» Supplied information:

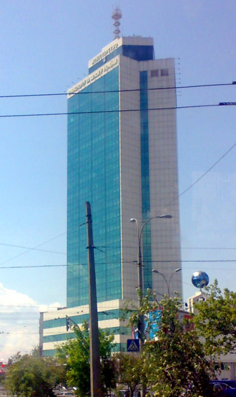 Будівля Міністерства транспорту України
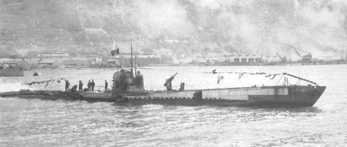 SM UC 93 in La Spezia
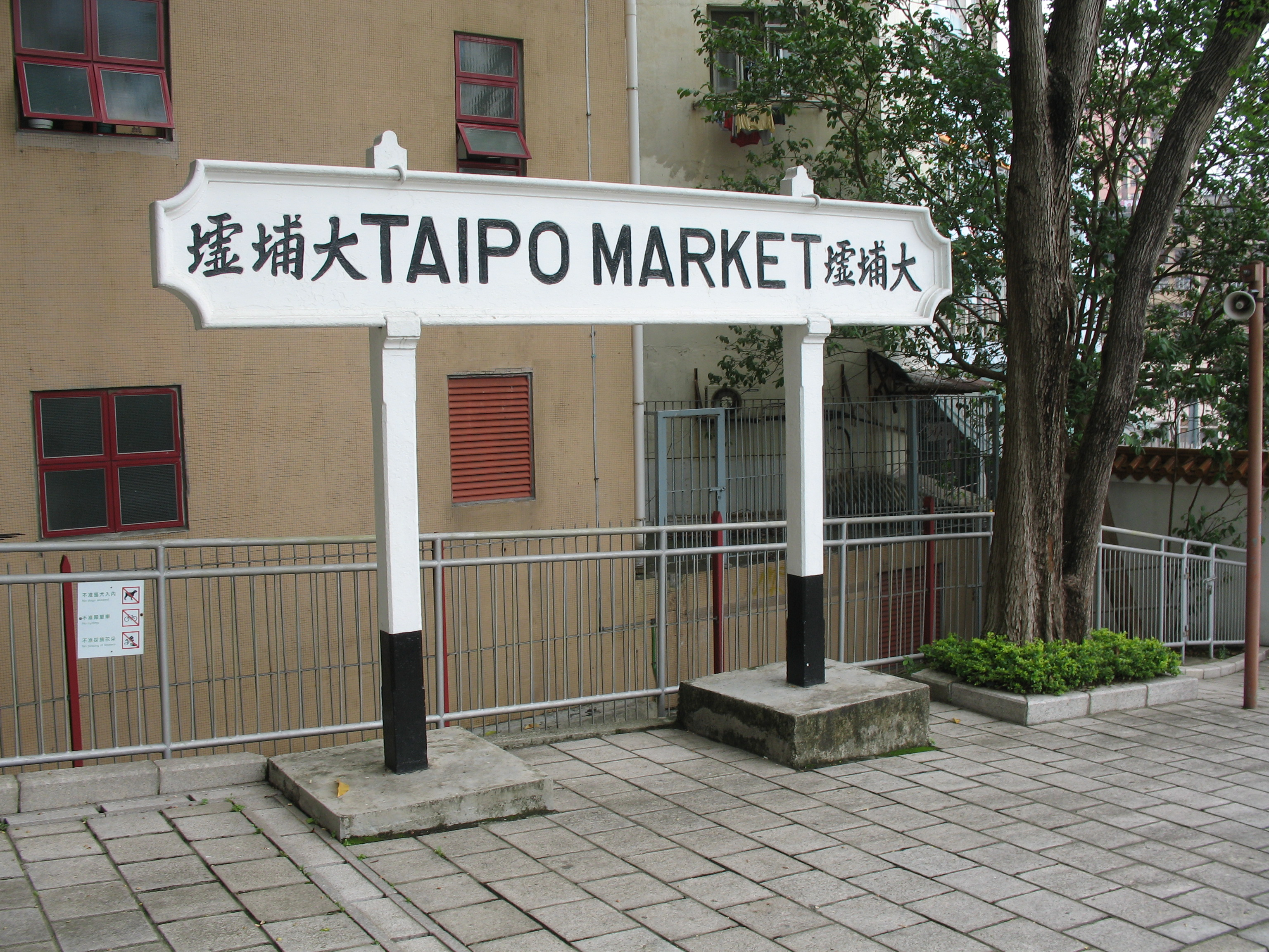 香港鐵路博物館舊大埔墟站站牌
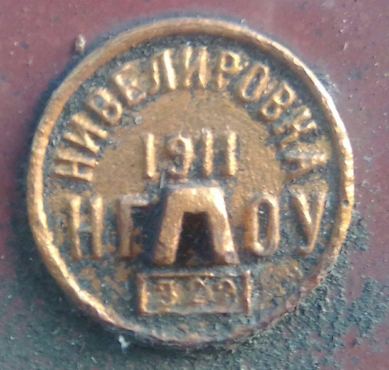 Нівелірна марка м. Миколаїв (обласне), вул. Нікольська, 29/1
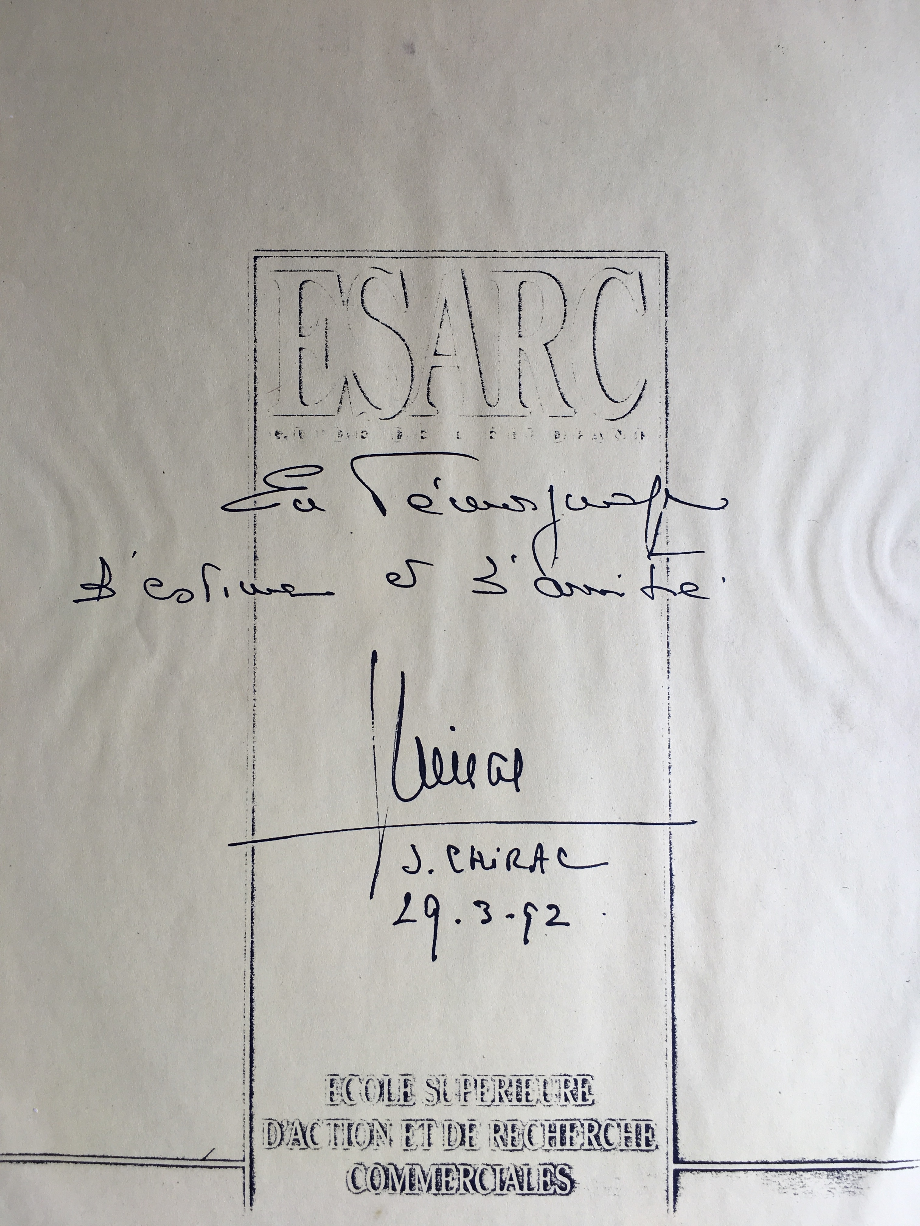 Autographe du futur président de la République française.

» Your task:
Repeat every entry exactly, but leave out the pictures.

» Response to the exercise:
 Будівля Міністерства транспорту України
 SM UC 93 in La Spezia
 香港鐵路博物館舊大埔墟站站牌
 Нівелірна марка м. Миколаїв (обласне), вул. Нікольська, 29/1
 Autographe du futur président de la République française.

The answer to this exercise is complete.